CS-C3240 - Machine Learning D, Lecture, 10.1.2022-8.4.2022
Kurssiasetusten perusteella kurssi on päättynyt 08.04.2022 Etsi kursseja: CS-C3240
FAQ
Course organization
I have a problem, who should I contact?
If you have questions about course content or problems with coding assignments, please contact anyone from the course team by email or on Slack (invite).
There are too many platforms in this course, I am lost.
- The main course page is the MyCourses Aalto page. All important announcements will be released from MyCourses. There you can find all information about the course and links to other resources.
- We will be running our Python code (in the form of Jupyter notebooks) in Aalto Jupyter Hub. See Assignment instructions for more information.
- Third important platform is Slack, where teachers and students can easily communicate, post questions and discuss any related topics. You can join Slack with this invite.. Instructions how to join slack channels are here.
- We also use Zoom for online lectures. You can login to Zoom with your Aalto account (select sign in with SSO, your company domain is "aalto.zoom.us").
What does the "D" mean in the course name?
It means that this course can be included in a doctoral degree.
Lectures
Are the lectures recorded and shared?
Yes, lecture recordings will be made available afterwards.
Are there exercise sessions?
No, there will only be lectures twice per week. Instead of the exercise sessions, we have the jupyter notebooks that you can complete at your own pace which you'll also turn in as homework. You are encouraged to reach out in case you're unsure about anything in there!
What are the study materials for the course?

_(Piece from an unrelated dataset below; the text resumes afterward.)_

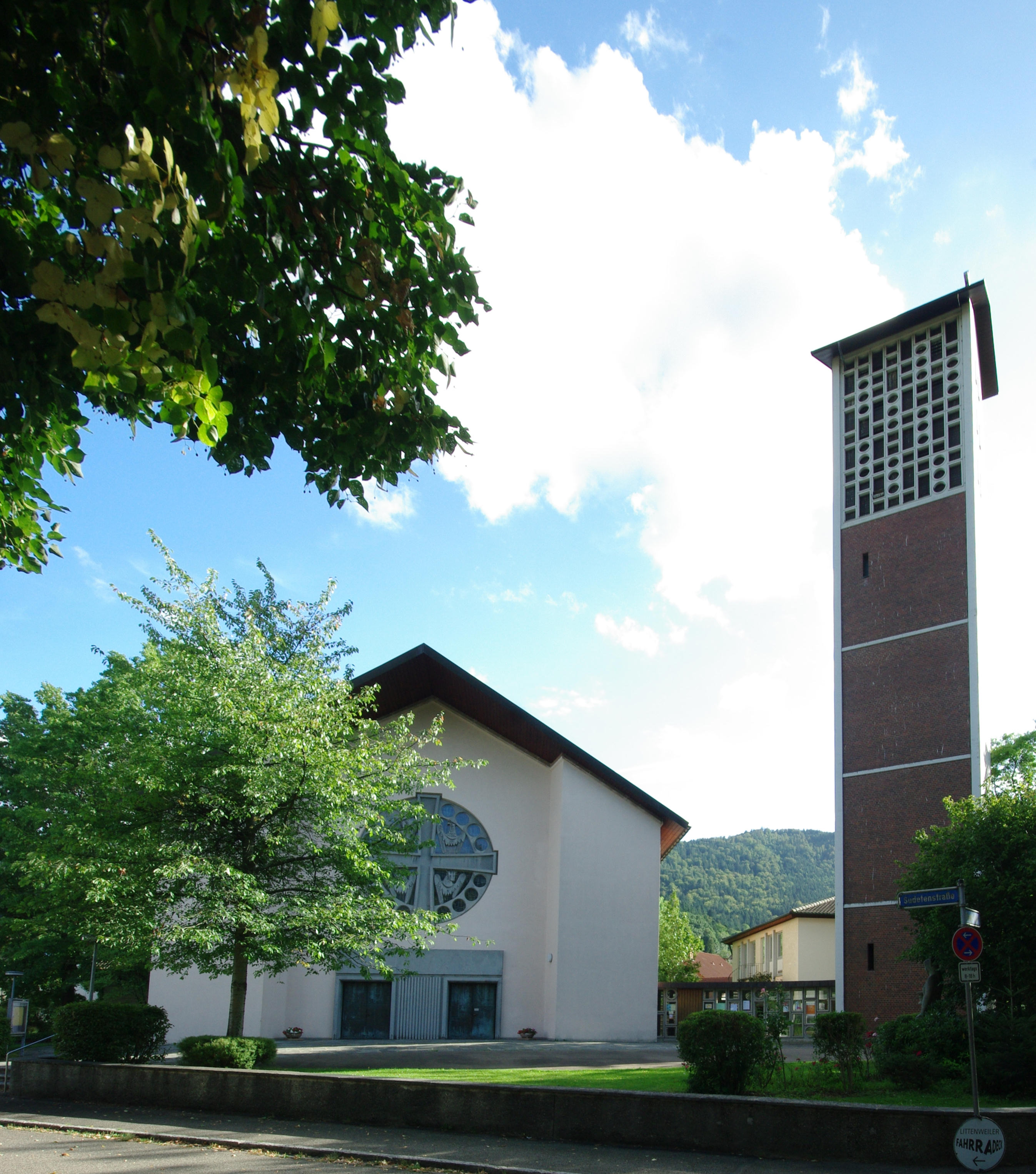 St,_Barbara

- lectures by Prof. Alexander Jung and Prof. Stephan Sigg
- reading: A. Jung, "Machine Learning: The Basics"
- additional resources are indicated in Jupyter notebooks
Assignments
How to use JupyterHub?
See Assignment instructions for more information.
Why can't I see the assignments?
The assignments will be released at the latest the day of the relevant lecture and they may not have been released yet.
Where can I find solutions for tasks after the deadline?
Solutions for most tasks will be found in "Assignments" section. In general, to see how a task was evaluated you need to fetch feedback in Jupyter Hub/Assignments tab, feedback will be released 1-2 workdays after the deadline. In the feedback file, you will see your points and solutions in "hidden tests" cells.
My coding exercise solution is almost correct, can I have partial points?
Depends. Ask TAs for evaluation.
ML project
Is the dataset selection limited in any way?
No, you may use any dataset you want. This includes your own research data, datasets from platforms like Kaggle.com or metrological ("weather") data (https://en.ilmatieteenlaitos.fi/download-observations-questions).
Only using the same dataset, features, labels, models, losses,... as in one of the lectures/assignments is discouraged and penalized. This is very unlikely to happen by accident but you will not be penalized if the same data is shown after you have chosen it (after stage 1).
Will dataset X be a good fit for the project?
The goal of the student project is to let you practice the formulation (modelling) of some application of your interest as a ML problem. This formulation amounts to identifying the datapoints, their features and labels. Another goal of the project is to let you practice the application and comparison of different ML methods. The final performance of the models is not relevant at all for the evaluation of your project.
It is very well possible that reaching "good" performance might be very difficult on some problems without more advanced methods. For example, image classification has seen an unprecendented improvement with the advance of convolutional neural networks. Not all image classification problems are like that, however, and you're encouraged to try and see for youself!
However, consider presenting a solution to a simplified version of the problem. For example, instead of classifying different hand-written digits, you can simply find a classifier of whether the image is a 0 or not.
Can I work on the project with a friend?
No, the ML project is an individual assignment, because you are meant to practice the whole process of applying ML to a problem.
How should the report look like?
The report must follow the structure described in the Section "ML project" (Deliverable for stage 1 - 3). Furthermore, example reports from last year's students will be shared (with the authors' consent).
What methods may I use for the project?
Due to peer-grading, only methods we have covered in this course are allowed. This will be a subset of scikit-learn methods and we'll publish a list of these in due time.
I'm worried about being penalized for peer grading inconsistency.
There is no need to worry if you do the peer-reviews properly and justify your grading decision(s). Moreover, you will always have the possibility to review and appeal to the course staff if you consider any aspect of the grading unfair. We will then manually over-rule the automated peer-grading system if we find it appropriate.